#### Work instruction:
Everything in the listing below should be repeated exactly, apart from the pictures.
---
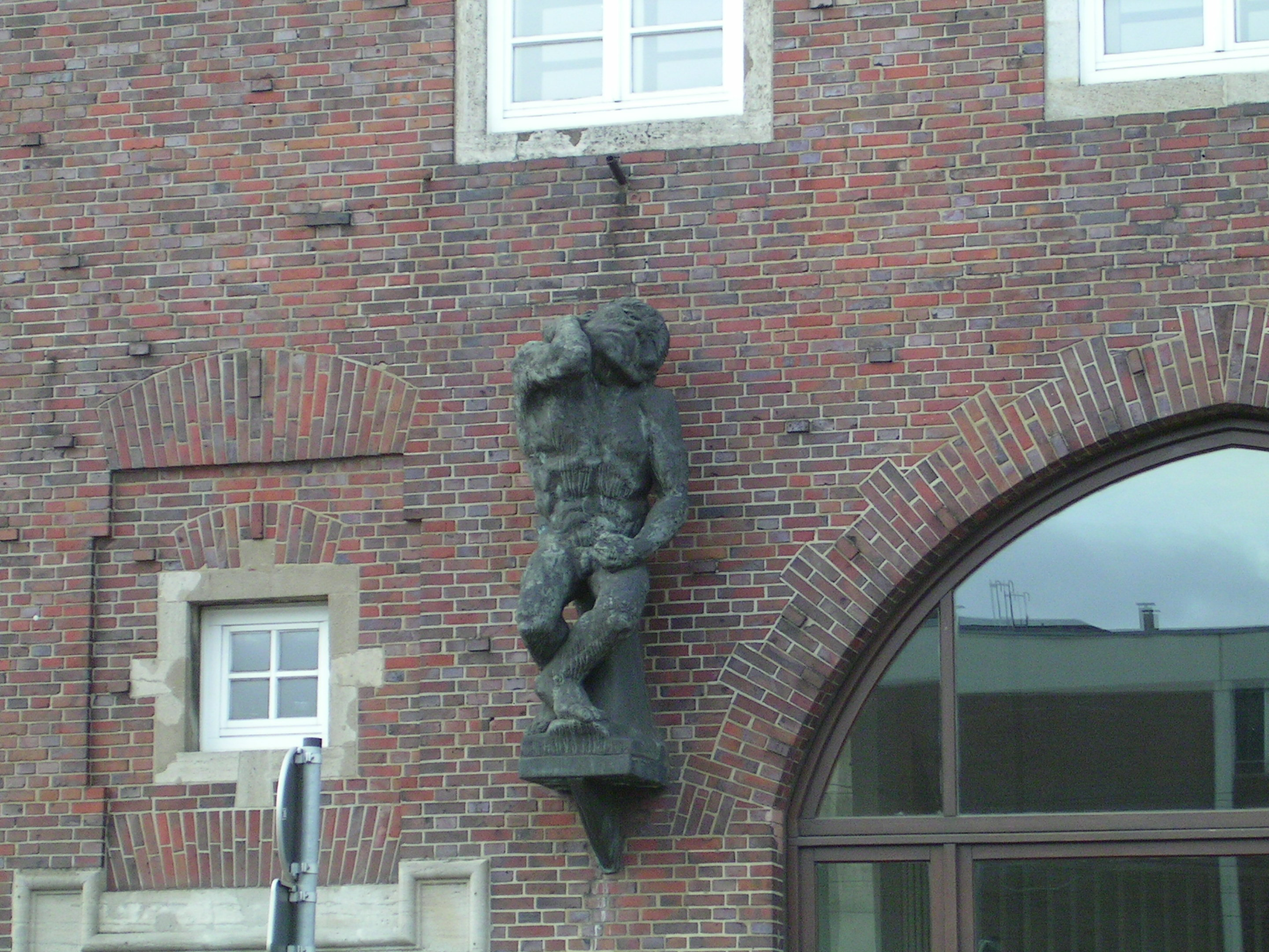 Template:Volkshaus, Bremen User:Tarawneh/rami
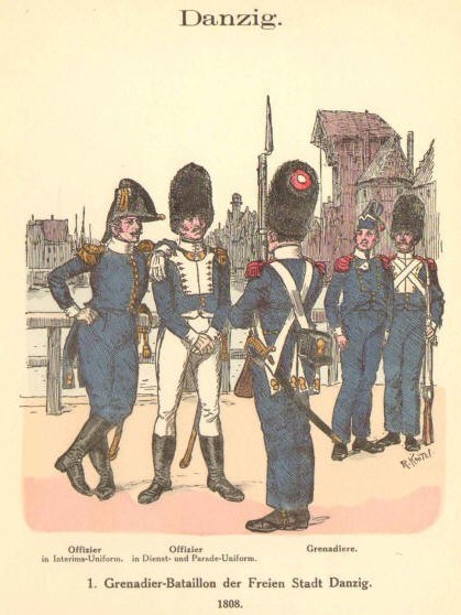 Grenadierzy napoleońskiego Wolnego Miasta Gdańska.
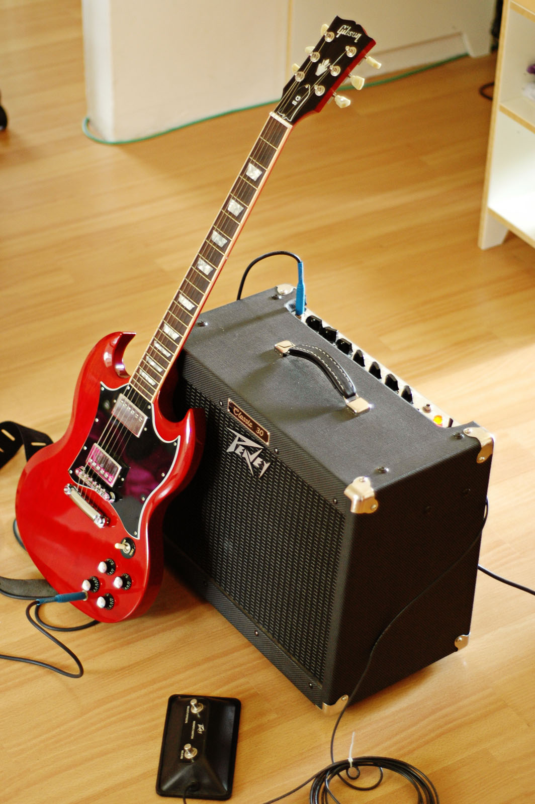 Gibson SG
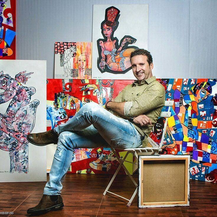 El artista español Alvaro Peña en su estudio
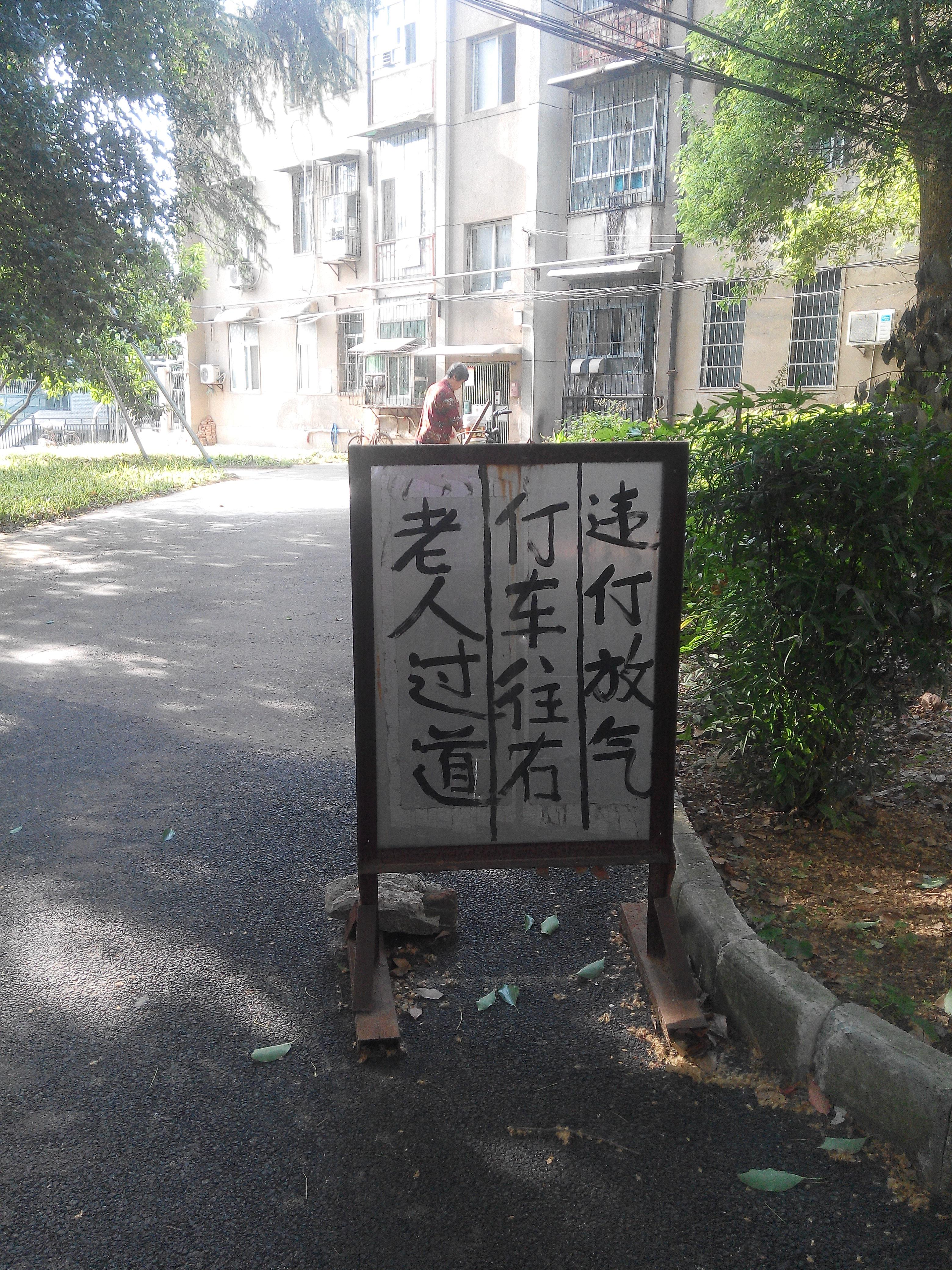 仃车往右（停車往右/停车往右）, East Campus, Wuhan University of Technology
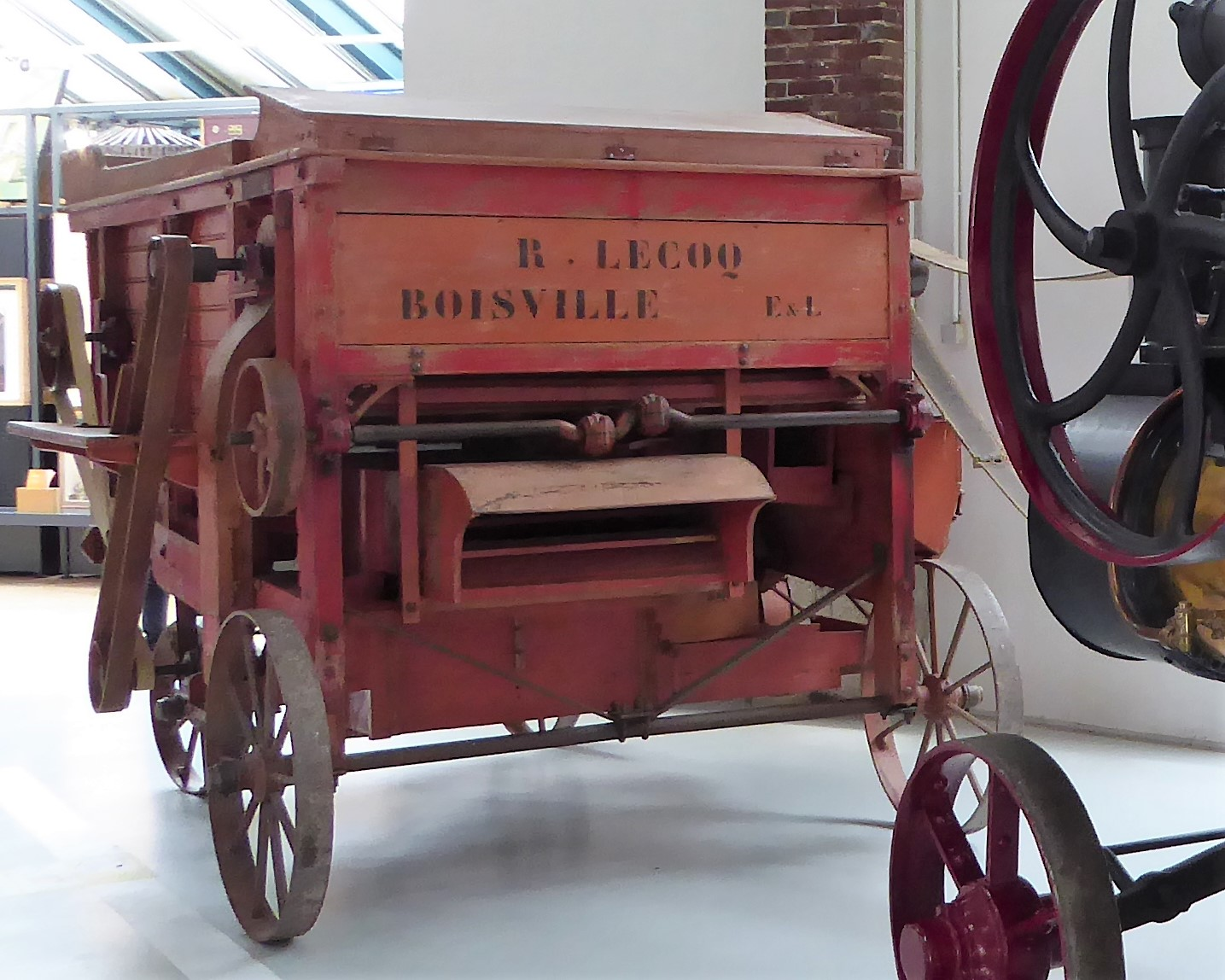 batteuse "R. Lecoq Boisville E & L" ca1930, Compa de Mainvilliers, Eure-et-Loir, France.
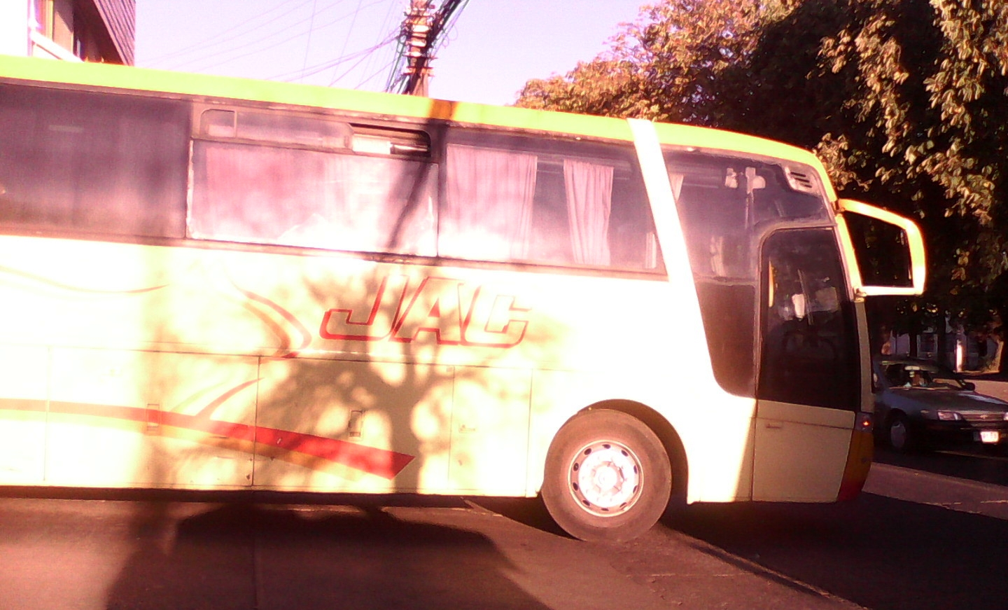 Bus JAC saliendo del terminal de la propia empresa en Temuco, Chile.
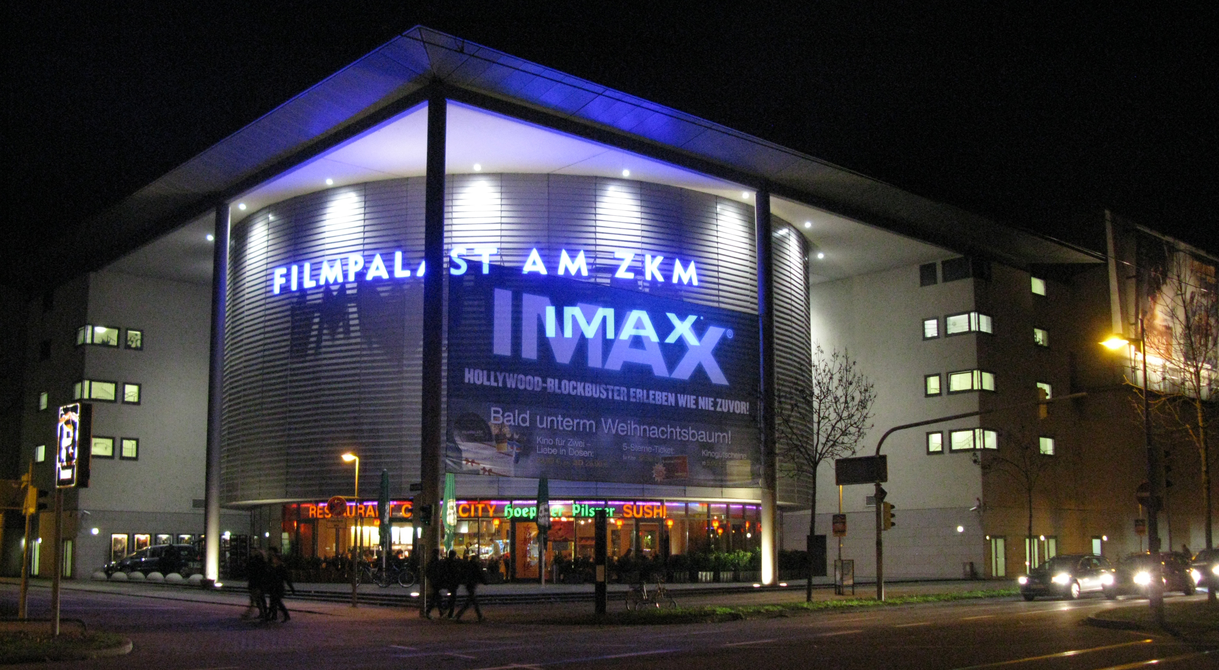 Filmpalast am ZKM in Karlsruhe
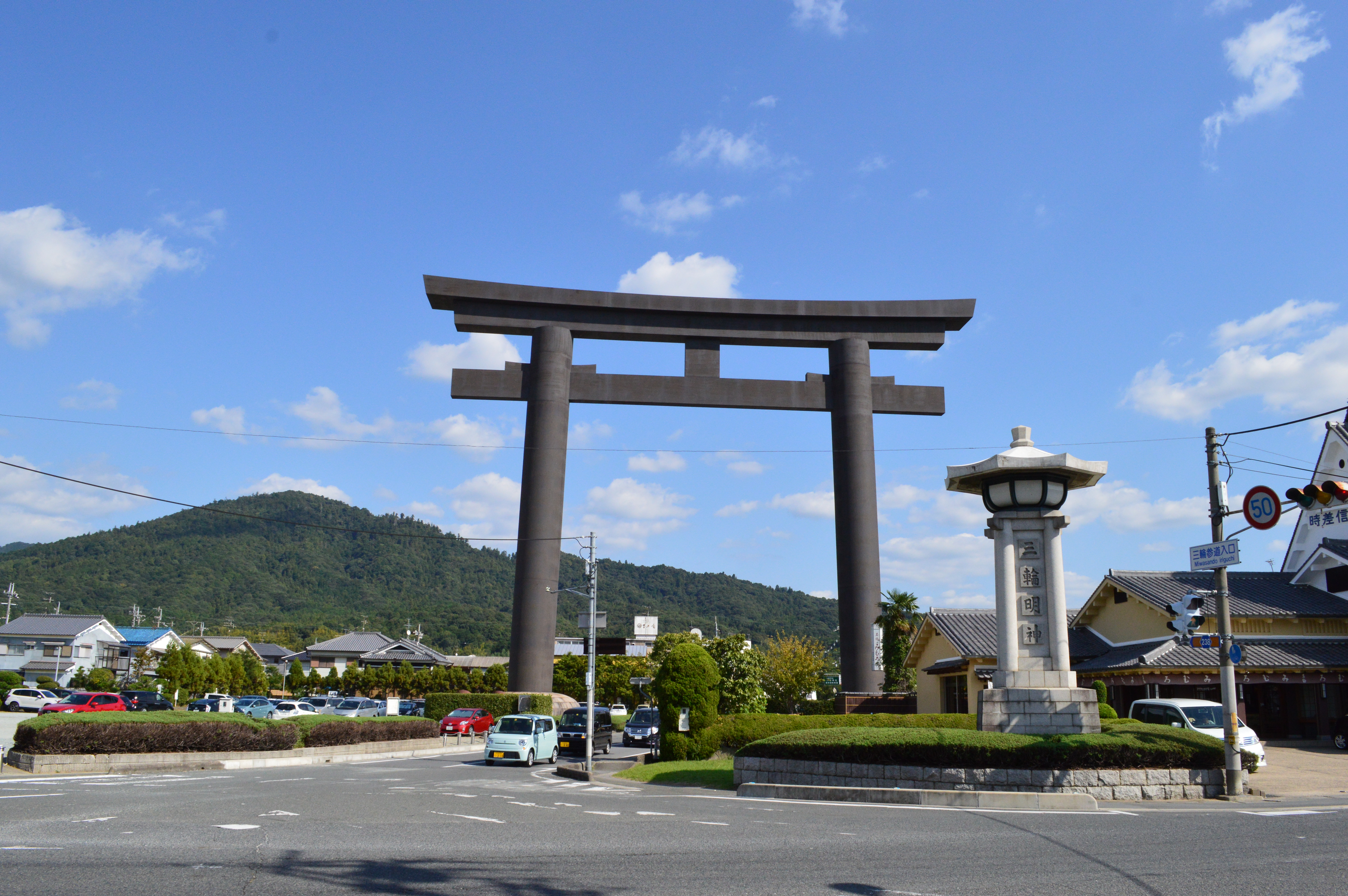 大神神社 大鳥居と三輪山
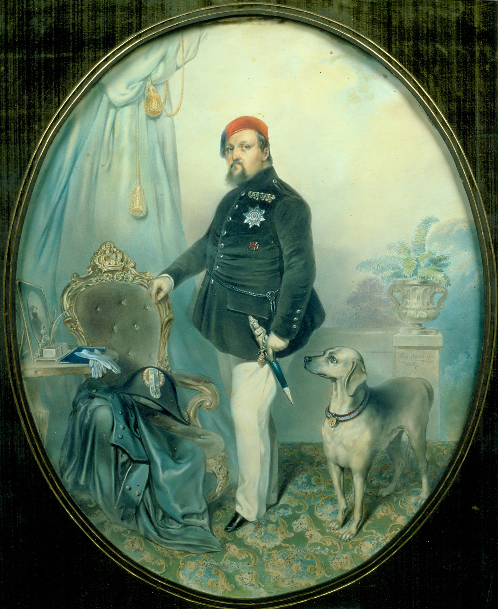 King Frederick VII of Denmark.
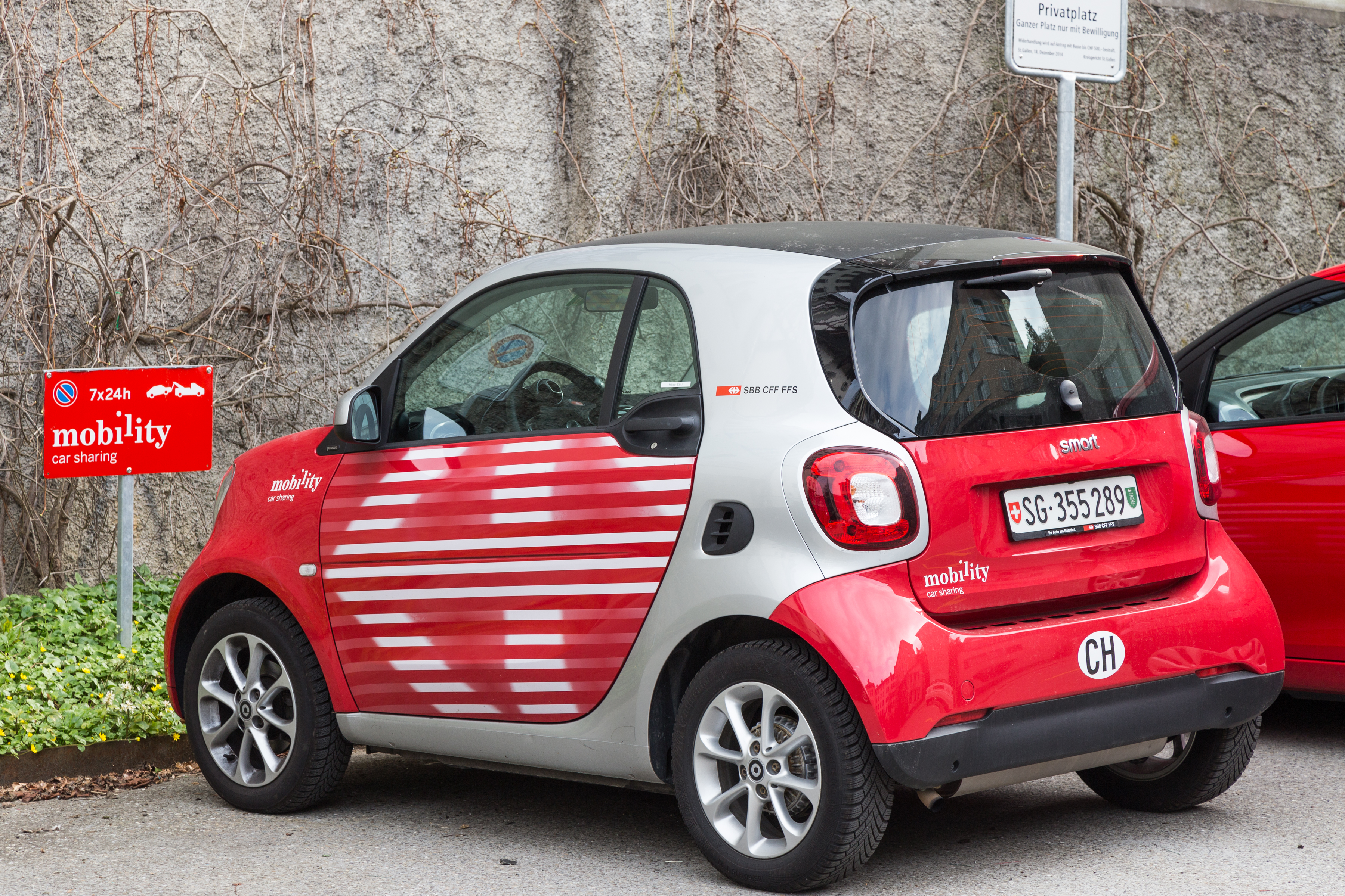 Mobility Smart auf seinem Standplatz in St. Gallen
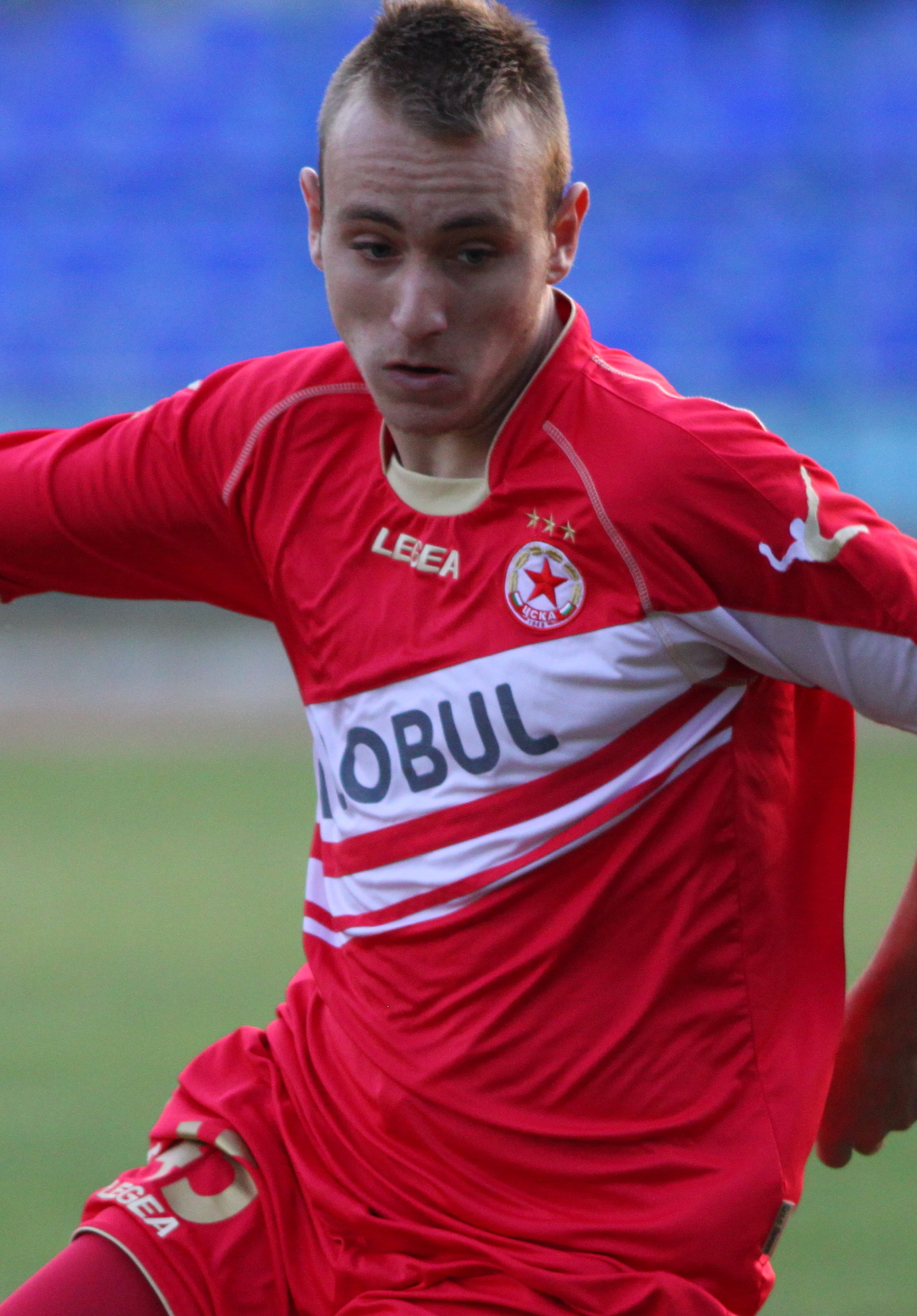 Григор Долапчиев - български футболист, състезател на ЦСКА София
---
#### Result:
 Template:Volkshaus, Bremen User:Tarawneh/rami
 Grenadierzy napoleońskiego Wolnego Miasta Gdańska.
 Gibson SG
 El artista español Alvaro Peña en su estudio
 仃车往右（停車往右/停车往右）, East Campus, Wuhan University of Technology
 batteuse "R. Lecoq Boisville E & L" ca1930, Compa de Mainvilliers, Eure-et-Loir, France.
 Bus JAC saliendo del terminal de la propia empresa en Temuco, Chile.
 Filmpalast am ZKM in Karlsruhe
 大神神社 大鳥居と三輪山
 King Frederick VII of Denmark.
 Mobility Smart auf seinem Standplatz in St. Gallen
 Григор Долапчиев - български футболист, състезател на ЦСКА София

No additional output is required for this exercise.